Our research incorporated MAIA MP system, an advanced integration of Scanning Laser Ophthalmoscopy (SLO), static perimetry, and fundus imaging, for comprehensive microperimetry assessments. This system relies on an infrared superluminescent diode, allowing for the capture of high-resolution images across a spectrum of light attenuation, enhancing the clarity of retinal examinations.

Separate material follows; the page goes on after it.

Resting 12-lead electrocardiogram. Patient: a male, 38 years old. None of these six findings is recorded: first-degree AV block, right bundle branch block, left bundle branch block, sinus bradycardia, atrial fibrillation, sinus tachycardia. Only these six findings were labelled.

With its ability to adjust light intensity in precise increments, the MAIA MP measures retinal threshold sensitivity and examines the stability of fixation. During testing, subjects’ responses to Goldmann-type stimuli are recorded, with an eye-tracker monitoring their gaze in real time to ensure accurate fixation and alignment. The system evaluates fixation stability using two quantitative approaches: calculating the percentage of fixation points within concentric circles of specified radii (notably P1 as 1° and P2 as 2°), and by delineating the bivariate contour ellipse area (BCEA), including 95 and 63% of fixation points (BCEA95 and BCEA63), which reflects the spatial distribution of eye fixation. The clinical interpretation of these findings is facilitated by the MAIA’s analytical printout, as showcased in Figure 1. This report details pointwise retinal sensitivity and the average sensitivity across all test loci, color-coded to signify normal, suspect, or abnormal levels. Additionally, the system provides a histogram of threshold frequencies, allowing for statistical comparison to normative data, along with a fixation plot that visually and numerically represents fixation stability based on BCEA and P1, P2 metrics. This comprehensive dataset is essential for evaluating the integrity of macular function.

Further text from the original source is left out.